In ravaging Thailand's Ko Phi Phi Don, December's tsunami may have saved the island from ruin. Joe Cummings reports

Long before the December 26 tsunami devastated Ko Phi Phi Don, the largest island in the Phi Phi archipelago and one of Thailand's most popular tourist destinations, many say it was already close to ruin. Unplanned and rampant development had led to a litany of environmental problems—overcrowded ports and roads, litter-strewn beaches, and turquoise seas awash in carelessly discarded bottles and cans. In fact, tourism officials and local environmentalists had become so concerned that in November 2004, a month before the tsunami leveled hundreds of shops and all but two of the island's dozens of accommodations, the Thai land-use planning agency scheduled its first public hearing to discuss rehabilitating the Phi Phi Islands.

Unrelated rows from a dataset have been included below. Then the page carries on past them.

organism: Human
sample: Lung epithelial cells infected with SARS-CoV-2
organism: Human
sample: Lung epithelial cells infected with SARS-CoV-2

I first traveled to Phi Phi Don in 1981 to research Lonely Planet's guidebook on Thailand. Ton Sai Beach, the impossibly beautiful crescent of sand on the south side of the island's skinny isthmus, was undeveloped except for a single set of simple thatch-roofed bungalows in which you could spend the night. It is the only place I can remember where that most common of beach bungalow names—Paradise—did not ring of hyperbole.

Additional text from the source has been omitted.